The ‘recovery’ kept running, although appearing to stall, several times, but I just left it and it ran for almost three days in total, and finally ended:
.............. Btree for root 5 is fixed root 5 root dir 256 error root 5 inode 256 errors 200, dir isize wrong reset isize for dir 2139040 root 5 reset isize for dir 2139040 root 5 .................. Trying to rebuild inode:33318043 moving file 'lost+found' to 'lost+found' dir since it has no valid backref Fixed the nlink of inode 33318043 found 583909376 bytes used err is 1 total csum bytes: 0 total tree bytes: 1884160 total fs tree bytes: 0 total extent tree bytes: 1474560 btree space waste bytes: 758524 file data blocks allocated: 201064448 referenced 201064448 :/# :/#
After all that, I rebooted:
................... Mounting /sysroot.... BTRFS critical (device sda2): corrupt node, bad key order: block=44061900800, root=1, slot=192 BTRFS critical (device sda2): corrupt node, bad key order: block=44061900800, root=1, slot=192 BTRFS error (device sda2): failed to read block groups: -5 BTRFS error (device sda2): open_ctree failed [FAILED] Failed to mount /sysroot See 'systemctl status sysroon.mount' for details [DEPEND] Dependency failed for Initrd Root File System. [DEPEND] Dependency failed for Reload Configuration from the Real Root. .................... Entering emergency mode..............

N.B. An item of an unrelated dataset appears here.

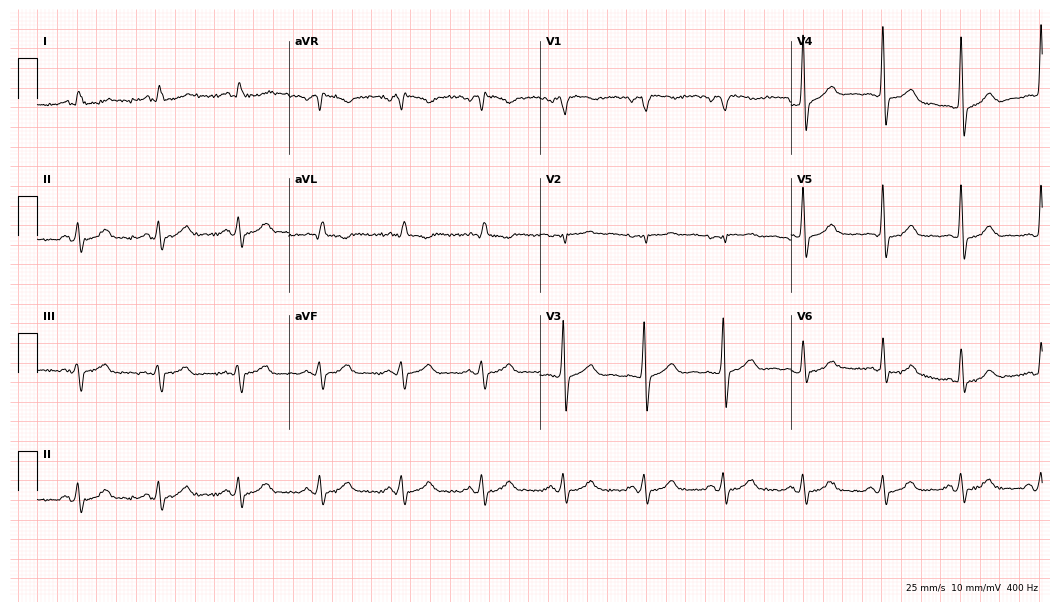
12-lead ECG from a man, 44 years old. Screened for six findings — first-degree AV block, right bundle branch block, left bundle branch block, sinus bradycardia, atrial fibrillation, sinus tachycardia — none is recorded.

So… The btrfs recovery was a waste of three days, and did not fix the problem.. I will now have to re-create the data from another source.. Fortunately this was ‘just’ the system disk partition and no irreplaceable recent user data was lost, apart from /root…
I should mention as well, that all other btrfs-formatted partitions on other systems, running 4.10.x and earlier, have been error-free, and reliable. And… I have not tried 4.11-rc2 with BTRFS, yet..
Robert Gadsdon. March 14, 2017.
After decades of no problems running Linux, except for the long ago xfs fs eating bug, I just had something very similar happen with ext4 on a nvme drive on Ubuntu 4.10.0-20, which likely contains 4.11 backported ‘fixes’. I suspect its probably not isolated to btrfs.
BTW – Thanks for your VMware patches!